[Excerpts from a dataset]

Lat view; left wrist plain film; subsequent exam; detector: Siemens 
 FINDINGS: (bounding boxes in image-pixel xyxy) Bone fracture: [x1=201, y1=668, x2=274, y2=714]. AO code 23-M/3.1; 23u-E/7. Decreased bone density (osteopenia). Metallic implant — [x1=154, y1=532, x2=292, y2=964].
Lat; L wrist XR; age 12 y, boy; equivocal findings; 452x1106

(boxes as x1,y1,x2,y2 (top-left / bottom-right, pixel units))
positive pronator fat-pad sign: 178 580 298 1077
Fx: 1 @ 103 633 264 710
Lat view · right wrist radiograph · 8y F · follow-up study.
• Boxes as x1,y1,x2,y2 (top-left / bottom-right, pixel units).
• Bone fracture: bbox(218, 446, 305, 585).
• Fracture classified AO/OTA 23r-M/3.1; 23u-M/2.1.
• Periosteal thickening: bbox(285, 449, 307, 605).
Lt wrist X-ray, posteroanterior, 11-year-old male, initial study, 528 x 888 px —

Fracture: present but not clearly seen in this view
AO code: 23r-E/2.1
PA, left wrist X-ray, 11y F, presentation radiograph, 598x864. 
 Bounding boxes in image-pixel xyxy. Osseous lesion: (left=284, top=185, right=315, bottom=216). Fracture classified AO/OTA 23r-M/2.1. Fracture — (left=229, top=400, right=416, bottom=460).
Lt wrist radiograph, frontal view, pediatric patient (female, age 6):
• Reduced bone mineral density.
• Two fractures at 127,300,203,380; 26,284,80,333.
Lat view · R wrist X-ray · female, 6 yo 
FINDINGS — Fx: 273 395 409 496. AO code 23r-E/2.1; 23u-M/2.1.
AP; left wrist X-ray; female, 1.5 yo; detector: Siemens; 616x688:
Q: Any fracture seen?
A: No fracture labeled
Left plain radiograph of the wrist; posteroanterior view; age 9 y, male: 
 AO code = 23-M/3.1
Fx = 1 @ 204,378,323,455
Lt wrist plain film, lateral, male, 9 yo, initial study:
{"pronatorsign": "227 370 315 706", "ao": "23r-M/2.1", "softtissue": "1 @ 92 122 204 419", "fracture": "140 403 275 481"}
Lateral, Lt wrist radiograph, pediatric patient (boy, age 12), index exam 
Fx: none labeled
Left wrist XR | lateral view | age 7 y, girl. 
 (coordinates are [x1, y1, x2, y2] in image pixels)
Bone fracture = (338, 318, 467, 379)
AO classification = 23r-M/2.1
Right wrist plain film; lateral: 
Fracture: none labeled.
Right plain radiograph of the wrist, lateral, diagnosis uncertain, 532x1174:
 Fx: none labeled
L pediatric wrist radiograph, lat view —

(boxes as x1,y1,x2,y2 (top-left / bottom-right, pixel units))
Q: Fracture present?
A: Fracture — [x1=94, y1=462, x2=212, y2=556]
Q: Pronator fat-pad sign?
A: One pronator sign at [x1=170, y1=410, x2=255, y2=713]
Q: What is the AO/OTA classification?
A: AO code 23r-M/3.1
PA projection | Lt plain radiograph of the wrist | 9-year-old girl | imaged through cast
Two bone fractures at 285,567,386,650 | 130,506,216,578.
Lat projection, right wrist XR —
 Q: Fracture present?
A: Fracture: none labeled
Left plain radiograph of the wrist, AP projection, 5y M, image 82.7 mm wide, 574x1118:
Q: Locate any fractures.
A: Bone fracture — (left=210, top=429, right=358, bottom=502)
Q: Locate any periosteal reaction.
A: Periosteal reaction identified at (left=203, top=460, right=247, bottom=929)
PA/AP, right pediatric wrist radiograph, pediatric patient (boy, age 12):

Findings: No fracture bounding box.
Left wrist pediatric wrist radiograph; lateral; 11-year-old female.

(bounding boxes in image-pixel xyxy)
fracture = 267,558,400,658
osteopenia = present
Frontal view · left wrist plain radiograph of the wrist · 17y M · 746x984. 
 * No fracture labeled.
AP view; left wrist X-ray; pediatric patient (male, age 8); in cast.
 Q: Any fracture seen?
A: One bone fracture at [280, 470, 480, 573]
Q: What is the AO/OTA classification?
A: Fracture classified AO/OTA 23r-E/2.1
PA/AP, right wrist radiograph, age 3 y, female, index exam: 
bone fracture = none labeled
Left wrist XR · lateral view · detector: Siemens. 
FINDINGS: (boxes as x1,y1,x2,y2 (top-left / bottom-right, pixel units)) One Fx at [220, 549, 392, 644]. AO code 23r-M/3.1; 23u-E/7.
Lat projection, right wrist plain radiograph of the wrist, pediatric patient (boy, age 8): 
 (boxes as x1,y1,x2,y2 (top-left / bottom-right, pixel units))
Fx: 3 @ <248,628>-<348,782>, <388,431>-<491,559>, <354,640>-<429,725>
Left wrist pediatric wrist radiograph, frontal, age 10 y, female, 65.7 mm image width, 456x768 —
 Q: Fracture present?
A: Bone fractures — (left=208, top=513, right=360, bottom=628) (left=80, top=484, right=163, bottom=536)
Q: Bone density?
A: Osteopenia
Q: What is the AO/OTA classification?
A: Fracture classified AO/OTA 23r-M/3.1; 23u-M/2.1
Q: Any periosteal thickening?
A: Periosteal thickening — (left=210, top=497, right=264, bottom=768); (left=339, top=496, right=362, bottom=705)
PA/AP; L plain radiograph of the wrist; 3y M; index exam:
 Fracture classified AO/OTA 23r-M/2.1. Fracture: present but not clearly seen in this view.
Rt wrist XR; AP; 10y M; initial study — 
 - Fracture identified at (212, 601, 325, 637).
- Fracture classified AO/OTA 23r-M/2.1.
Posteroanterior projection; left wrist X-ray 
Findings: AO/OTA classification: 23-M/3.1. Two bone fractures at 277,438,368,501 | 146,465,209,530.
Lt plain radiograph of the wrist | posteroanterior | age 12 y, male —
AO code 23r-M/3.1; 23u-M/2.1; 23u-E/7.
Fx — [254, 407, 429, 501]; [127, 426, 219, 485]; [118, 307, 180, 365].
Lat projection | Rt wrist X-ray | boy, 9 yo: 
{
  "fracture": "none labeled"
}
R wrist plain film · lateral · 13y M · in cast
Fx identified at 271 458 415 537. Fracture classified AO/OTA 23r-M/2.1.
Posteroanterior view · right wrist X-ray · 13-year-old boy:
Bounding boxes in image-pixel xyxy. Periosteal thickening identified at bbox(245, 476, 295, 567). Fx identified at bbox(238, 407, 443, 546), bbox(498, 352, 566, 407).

▸ TASK INSTRUCTIONS
Out of the data above, return each line where the word "detector" can be found.

▸ REPLY
Lat view; left wrist plain film; subsequent exam; detector: Siemens 
AP; left wrist X-ray; female, 1.5 yo; detector: Siemens; 616x688:
Left wrist XR · lateral view · detector: Siemens. 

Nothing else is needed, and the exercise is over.